Responsive: 2 - I found very few comments on the blog 3-5 at the most, and of those probably only one to three comments were generated by people who did not work for AMD. I suspect the reason for the lack of comments is because of the lack of content, and outreach to other bloggers, and also the effort required to register. When a reader did comment and asked a question I was shocked by the response:
"Please note that your question has already been answered in our forums.
The developer team replied that the question had been answered in one of their forums. The blogger might have reproduced the answer on the blog, or given the forum url of the response in the answer.
Rating & Final Thoughts
I give the AMD Developer blog a rating of 40 out of a possible 80 points, which rates the blog average. This is my second review of a Fortune 500 company corporate blog, and I came up with the same result but for different reasons. I thought the AMD blogs lacked good social interaction design, in that the blog made it difficult for readers to engage the bloggers at AMD. However, I did think the content highly relevant, and focused on their industry, and a number of posts were highly engaging, one or two of the bloggers wrote several splendid pieces. It would be great to see more posts from the AMD Developer blogs I suspect that would help to increase the number of comments.

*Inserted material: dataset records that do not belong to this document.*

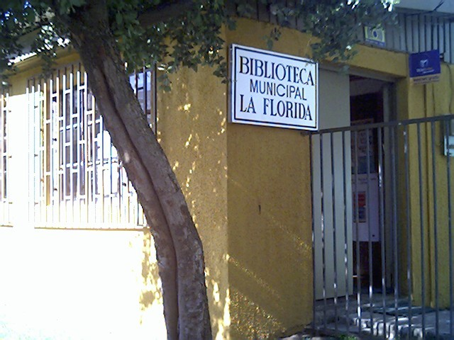 es la entrada de la Bibliteca de la Florida N° 256 de Talca. en los años 90
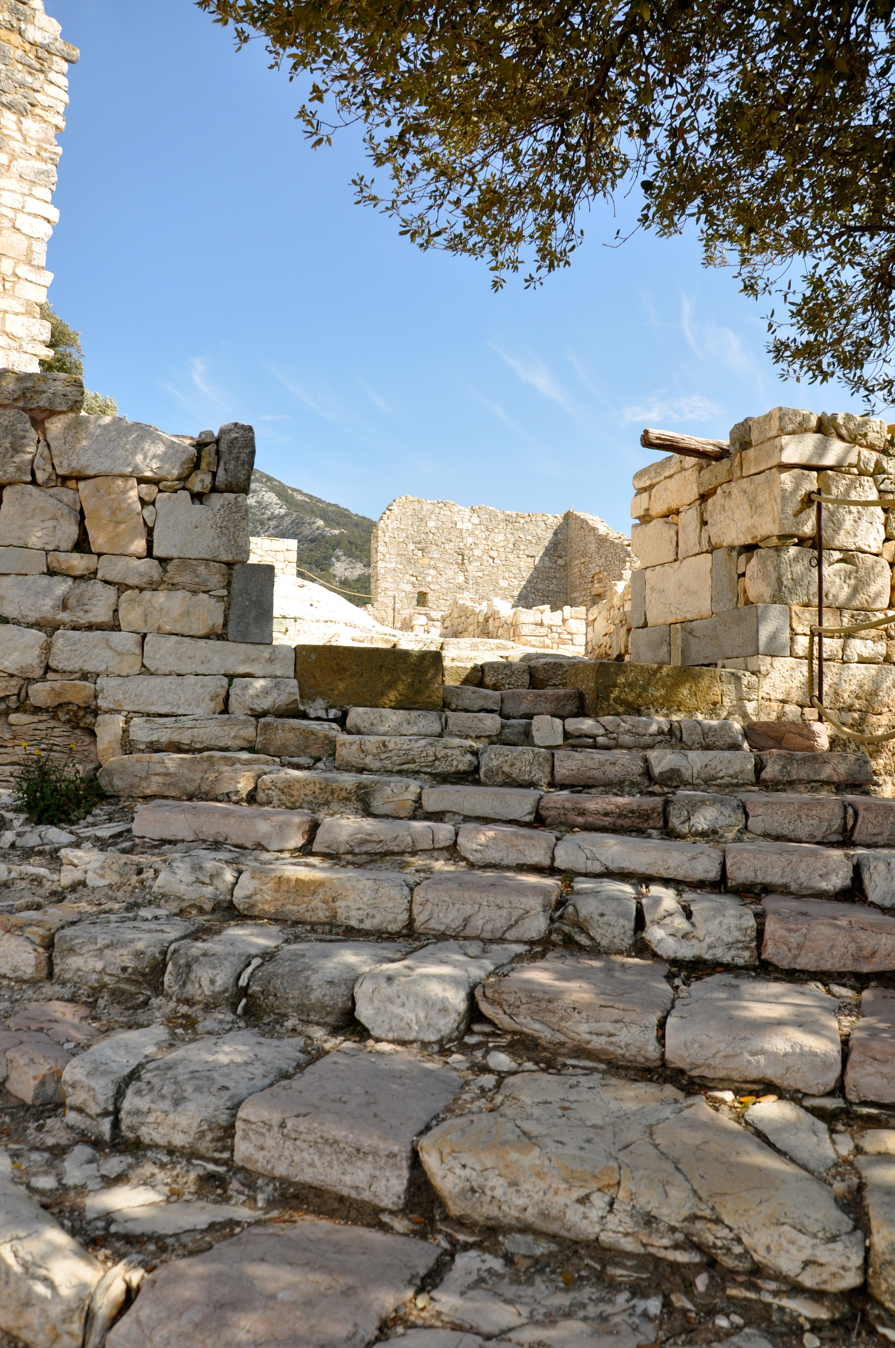 la porta
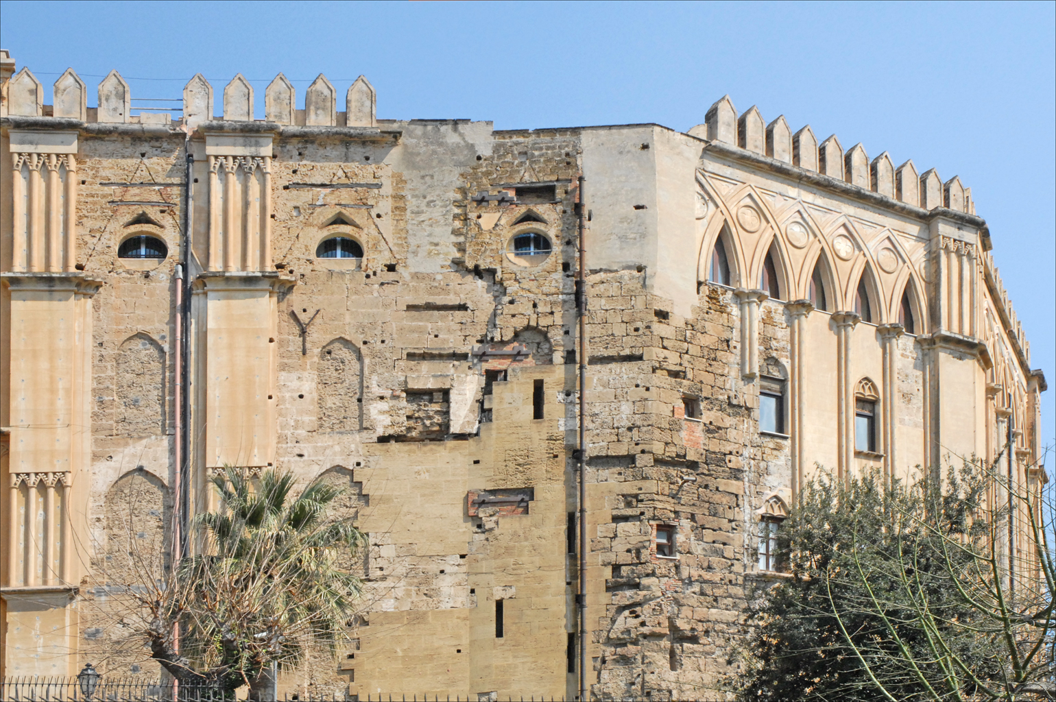 Le palais des Normands a été remanié de très nombreuses fois, il abrite aujourd'hui le siège du Parlement sicilien Ce site est occupé depuis l'époque punique, des éléments de remparts carthaginois ont été trouvés dans les sous-sol du palais. A l'époque arabe, se trouvait à cet endroit le palais de l'Emir (Qsar) que les rois normands se sont appropriés et qu'ils ont transformé. Article de Wikipedia sur le palais des Rois Normands
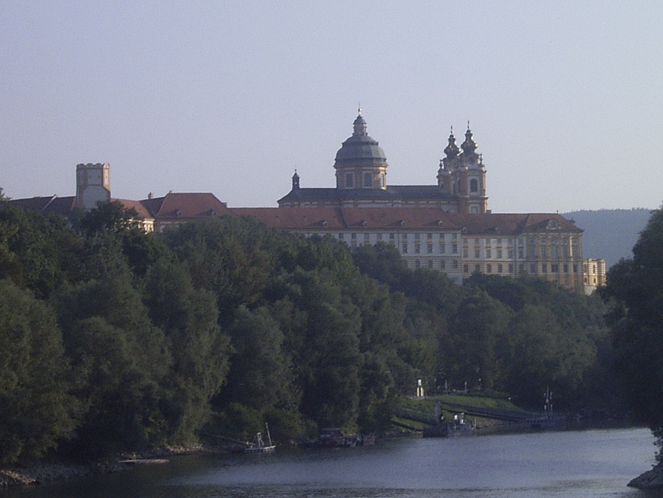 Stift Melk 2004 Autor: Denis Barthel
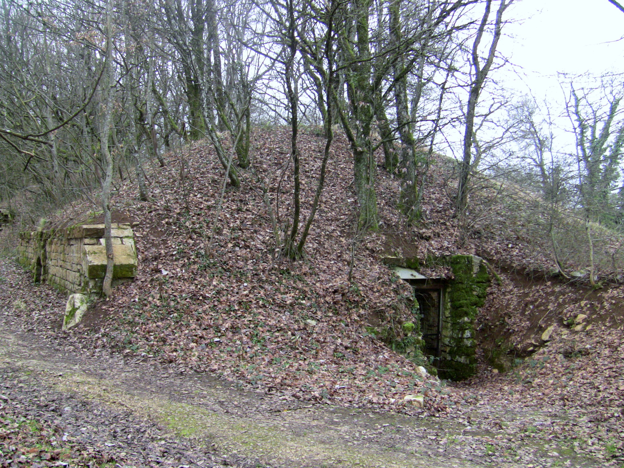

I interviewed Beth Lambert, Online Community Manager, GIM at AMD and she was kind enough to answer a few questions about the process of social media engagement using the blog. Apparently AMD has only just been given the green light to start commenting on other blogs, and participating in other communities. However, the company has not yet developed the protocol for engagement but will do so shortly. Blogs are not seen as good tools for customer feedback, rather they are best used for discussion generation within a community; forums are better for question and answers from customers. I also spoke with Bao Phan, with AMD Developer outreach, he concurred with Beth, though he did think AMD used "blogs to engage with our audience and to facilitate an active conversation about specific topics, many of which center around our products and customer needs." I also asked if the company used any monitoring tools and Nielson Online monitoring tools had been used in the past.
The blog has not yet made the next step towards engagement with customers as AMD has only just given the go ahead to reach out to other bloggers. AMD is treading a familiar path trodden by many other companies with their blogs, first content is written on the blog, and then outreach spreads as a company becomes familiar how to work within a community’s blogging culture. As the interviews with Beth and Bao reveal AMD is intending to conduct more engagement in the future. It does seem that customer feedback for product development is not seen as a major objective of the blog, though I am sure the bloggers would take such feedback if provided. I believe additional content, and more engagement is needed to help propel the AMD Developer blogs to the next level in corporate blogging. After reading the history of the company, I am looking forward to seeing what this feisty chip manufacturer will do next to confuse its competitors and mollify investors through social media.